[[ DATA SEGMENT, beginning ]]

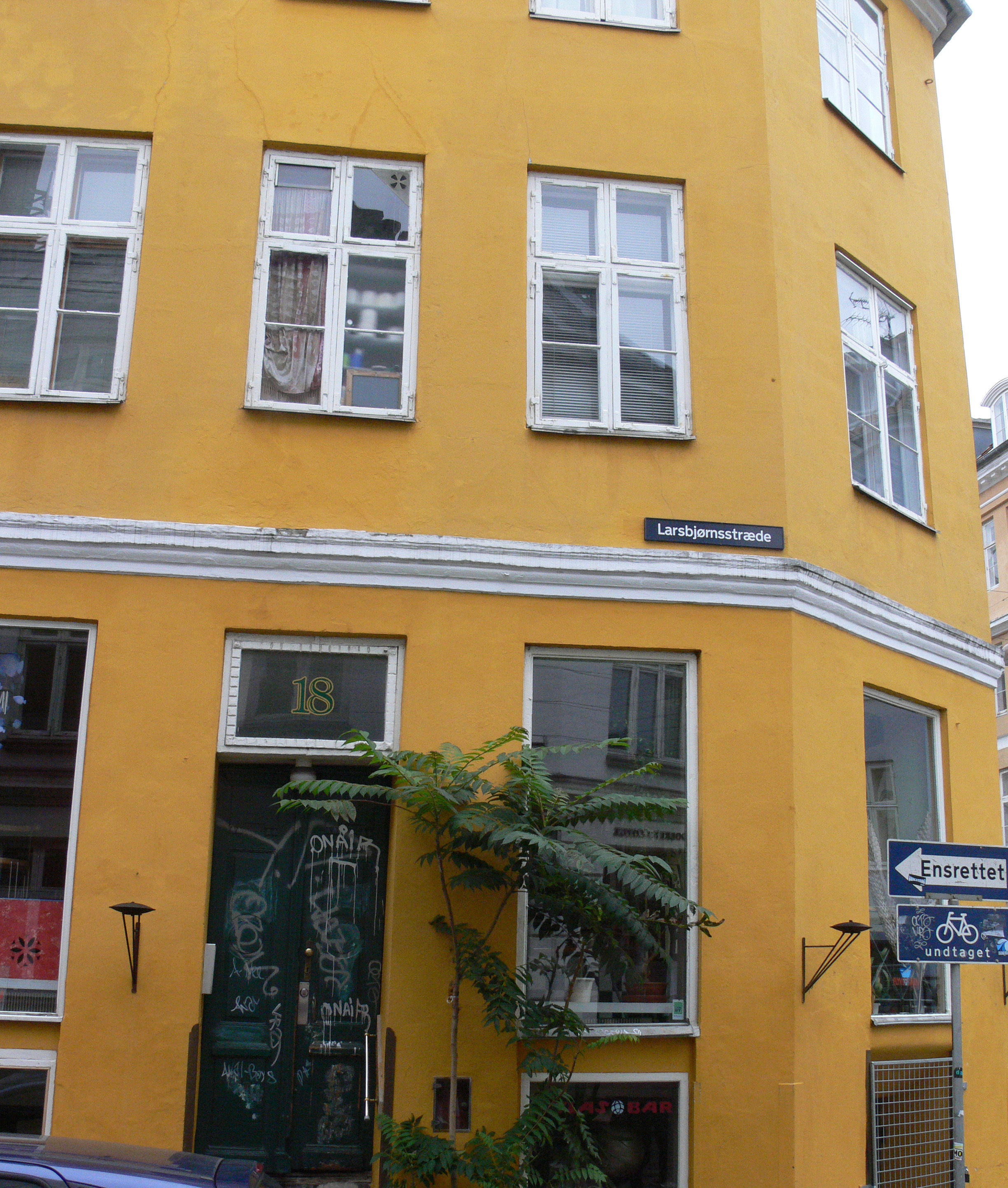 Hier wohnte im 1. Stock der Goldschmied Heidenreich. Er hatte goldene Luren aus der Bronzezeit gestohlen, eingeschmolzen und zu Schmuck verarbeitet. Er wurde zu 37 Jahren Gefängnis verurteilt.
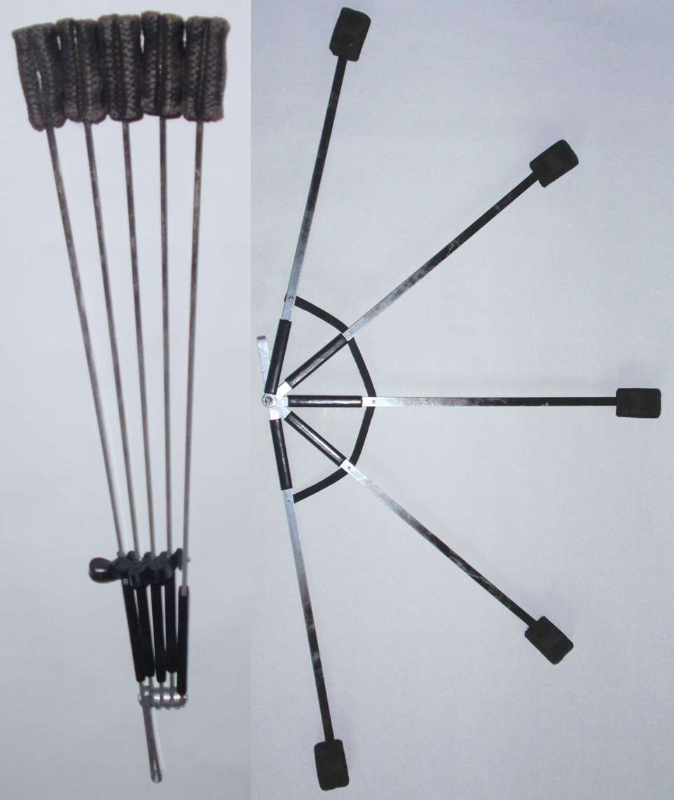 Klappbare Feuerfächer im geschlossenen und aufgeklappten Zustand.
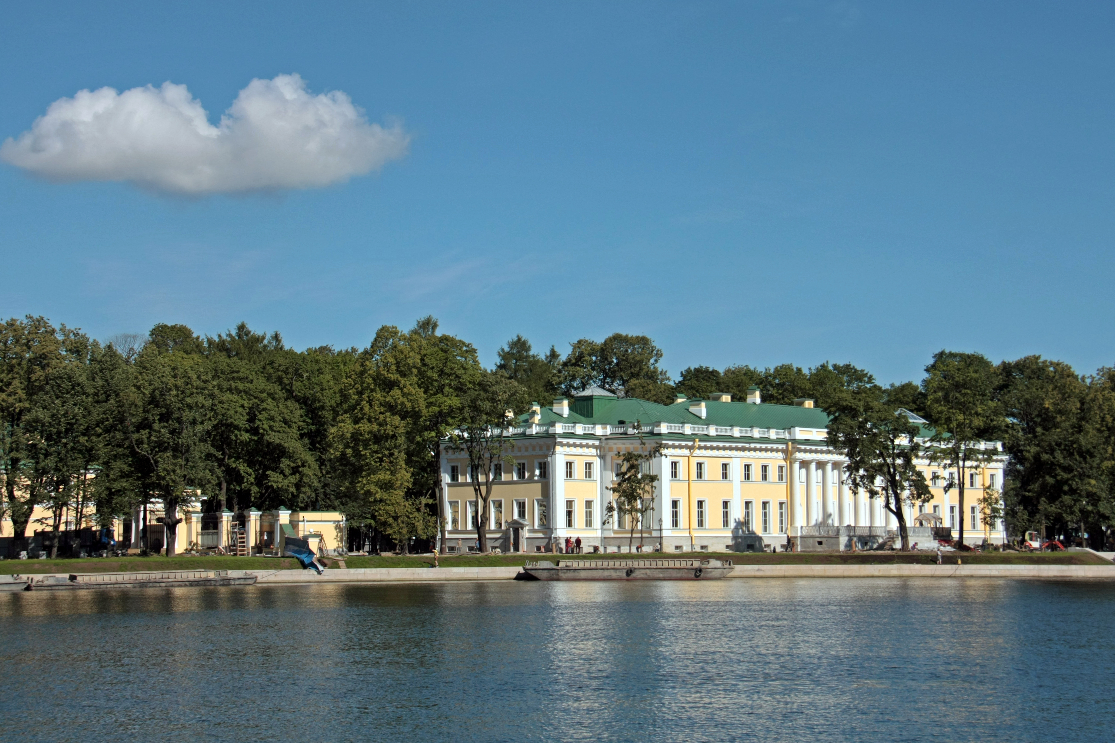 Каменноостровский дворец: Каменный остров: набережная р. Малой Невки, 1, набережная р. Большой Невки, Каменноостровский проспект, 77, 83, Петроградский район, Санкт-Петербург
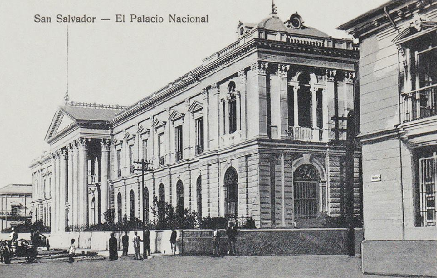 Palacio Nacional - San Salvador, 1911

[[ DATA SEGMENT, end ]]

* ASSIGNMENT *
All of the data, minus its pictures, should be repeated exactly.

* RESPONSE BELOW *
 Hier wohnte im 1. Stock der Goldschmied Heidenreich. Er hatte goldene Luren aus der Bronzezeit gestohlen, eingeschmolzen und zu Schmuck verarbeitet. Er wurde zu 37 Jahren Gefängnis verurteilt.
 Klappbare Feuerfächer im geschlossenen und aufgeklappten Zustand.
 Каменноостровский дворец: Каменный остров: набережная р. Малой Невки, 1, набережная р. Большой Невки, Каменноостровский проспект, 77, 83, Петроградский район, Санкт-Петербург
 Palacio Nacional - San Salvador, 1911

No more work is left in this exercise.